Ebenfalls sehr interessant fand ich den Artikel „Was nützt Ausstiegshilfe? Zur Evaluation des Aussteigerprogramms für Rechtsextremisten NRW“ (APR). Hier wird sehr schön die pädagogische Arbeit anhand konkreter Beispiele beschrieben und es werden sowohl Chancen, als auch Grenzen verdeutlicht. Was ich jedoch schade finde, ist, dass trotz des Ergebnisses, wonach „das APR […] in rund der Hälfte der Fälle […] vollumfänglich erfolgreich [war]“, die Verfasser_innen des Evaluationsberichtes sich an der Effizienzfrage so sehr aufhängen. Ich würde mir wünschen, über solch ein Deradikalisierungsprogramm mit mehr Selbstbewusstsein zu schreiben, Selbstbewusstsein im Sinne von Täterarbeit=Opferschutz. Und wenn dann für ein Aussteigerprojekt doch eine Rechtfertigungshaltung eingenommen wird, dann wäre es schön, den Grund dafür auch zu erklären. Also warum sie das Gefühl haben, sich eventuell rechtfertigen zu müssen. Gab es Anfeindungen? Wenn ja, von wem? Mit welchen Argumenten?
Abgerundet wird die Zeitschrift durch Selbstdarstellungen diverser Demokratie fördernder Projekte und ein paar Buchbesprechungen.
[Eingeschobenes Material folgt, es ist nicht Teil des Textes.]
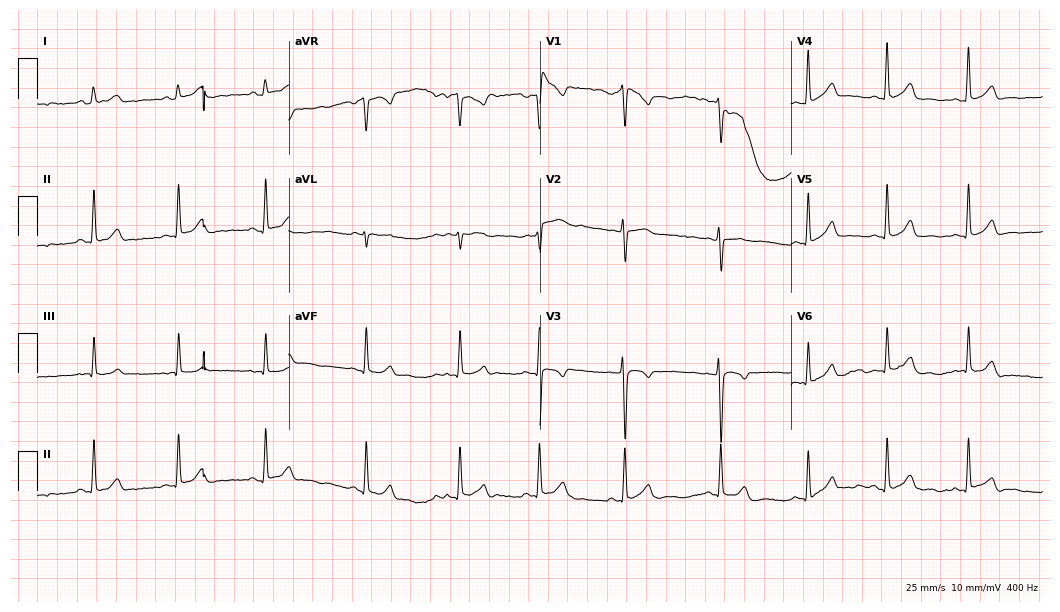
Resting 12-lead electrocardiogram. Patient: a female, 18 years old. Read as a normal ECG.
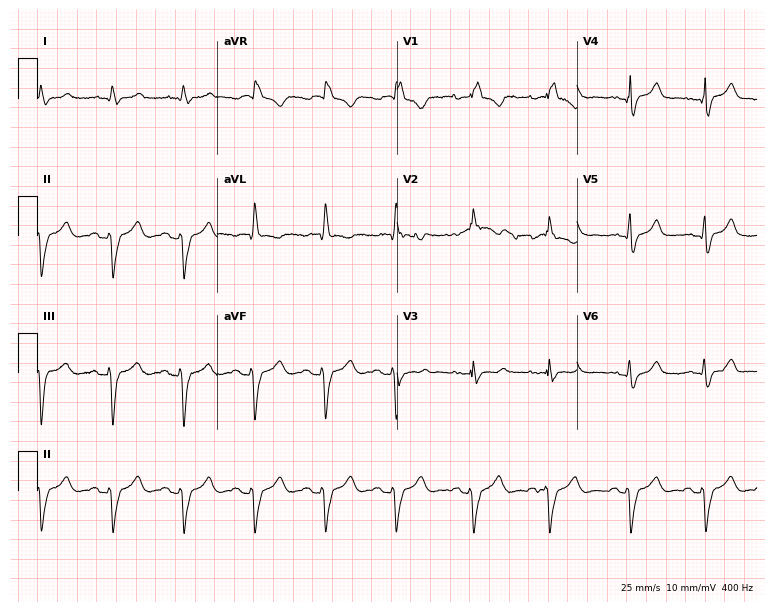
Standard 12-lead ECG recorded from a 47-year-old woman. The tracing shows right bundle branch block.
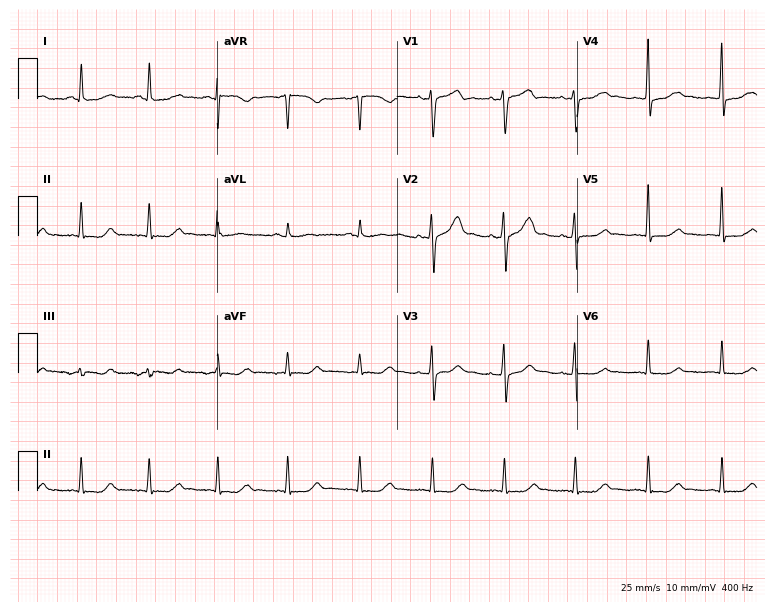
Electrocardiogram, a 51-year-old female patient. Overall reading on record: normal ECG.
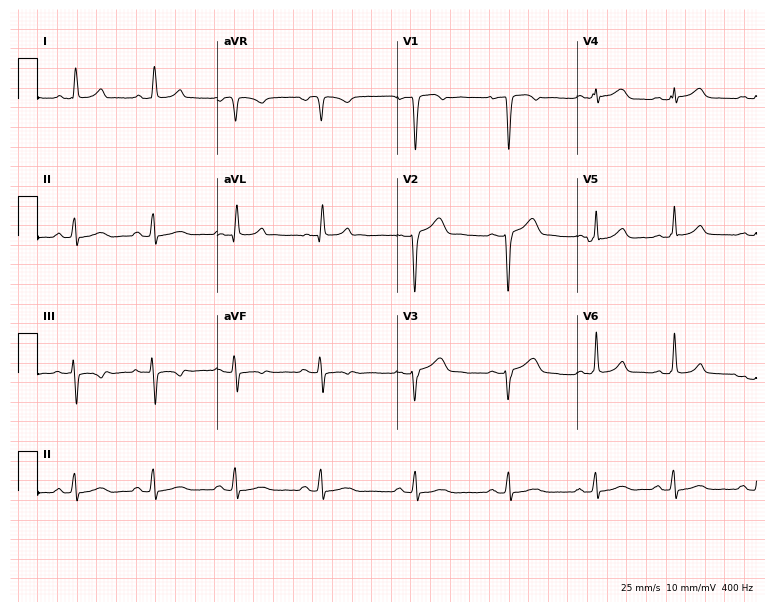
ECG (7.3-second recording at 400 Hz) — a 24-year-old female patient. Screened for six findings — first-degree AV block, right bundle branch block, left bundle branch block, sinus bradycardia, atrial fibrillation, sinus tachycardia — none is recorded. Only these six findings were labelled.
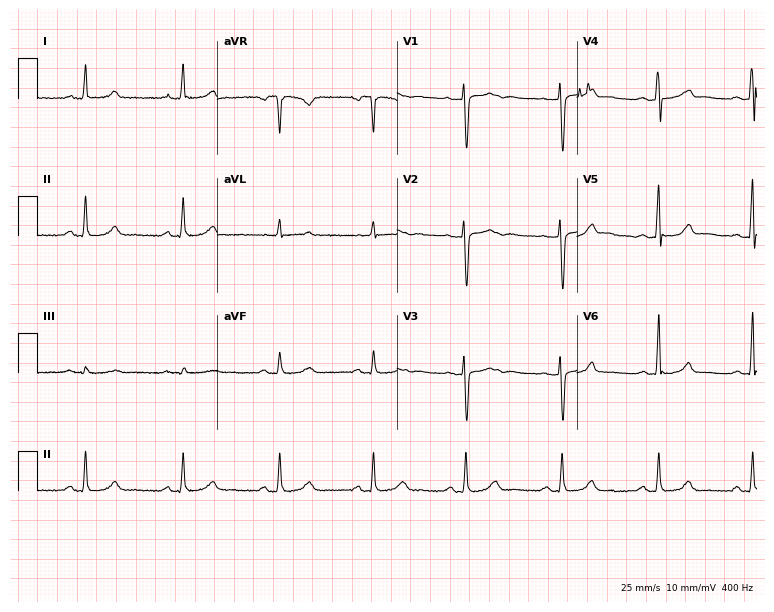
Standard 12-lead ECG recorded from a female patient, 47 years old (7.3-second recording at 400 Hz). Read as a normal ECG.
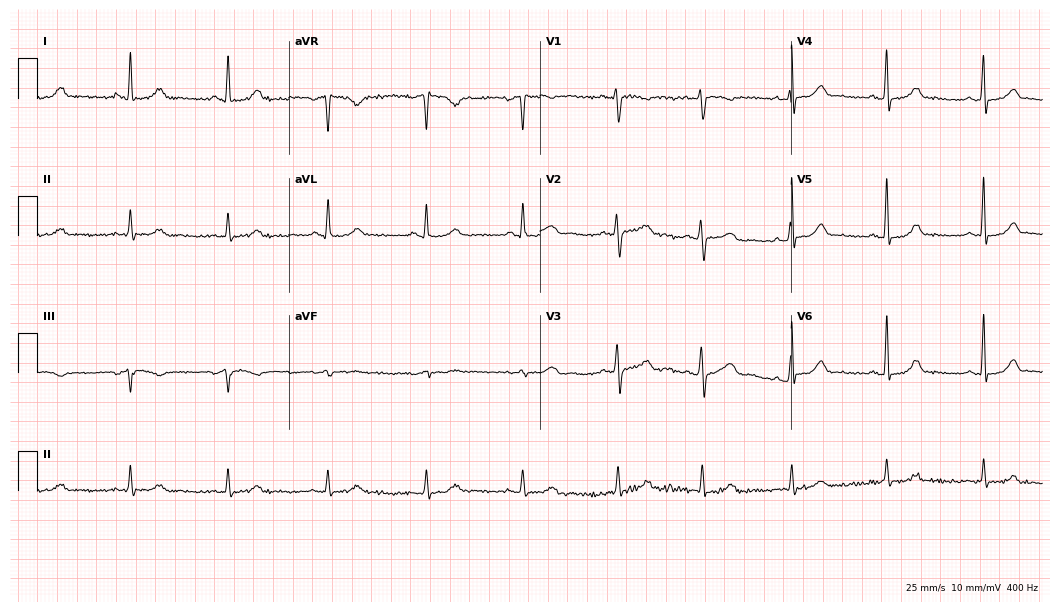
12-lead ECG from a female, 64 years old. Labelled as a normal ECG.
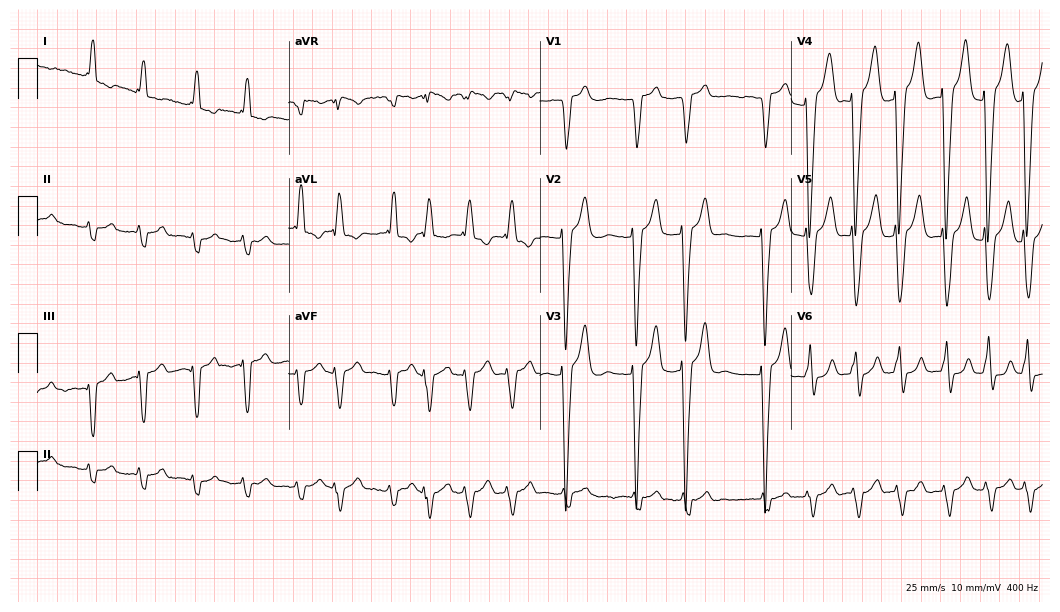
12-lead ECG from a woman, 76 years old. Screened for six findings — first-degree AV block, right bundle branch block, left bundle branch block, sinus bradycardia, atrial fibrillation, sinus tachycardia — none is recorded.
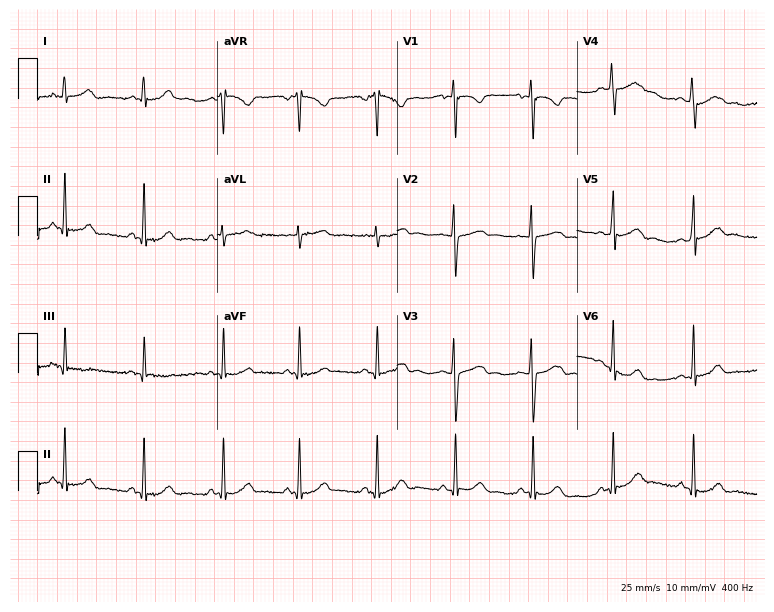
Resting 12-lead electrocardiogram (7.3-second recording at 400 Hz). Patient: a woman, 23 years old. Read as a normal ECG.

Abschließend lässt sich sagen, dass es den Herausgeber_innen gelungen ist, dem eigenen Anspruch, Wissenschaft mit Praxis zu verknüpfen, gerecht zu werden. Dass sich das Ganze durch die äußerst wissenschaftliche Schreibe zuweilen etwas mühselig liest, nun, das liegt in der Natur der Sache, schließlich ist das auch eine Fachzeitschrift und kein Fanzine.
Kurz noch ein paar Worte zur Aufmachung: Die Zeitschrift erscheint im mir angenehm vertrauten, klassischen A5-Zine-Format, könnte sich von diesem Genre aber ruhig ein bisschen Gefühl für Gestaltung und Layout abgucken. Die Druckqualität ist ebenfalls nicht der Hit, wobei alles aber gut lesbar bleibt. Wenn also in Zukunft noch etwas Liebe zum Detail hinzukommt, dann erhält Demokratie gegen Menschenfeindlichkeit auch die Rahmung, die diese inhaltlich klasse Zeitschrift verdient.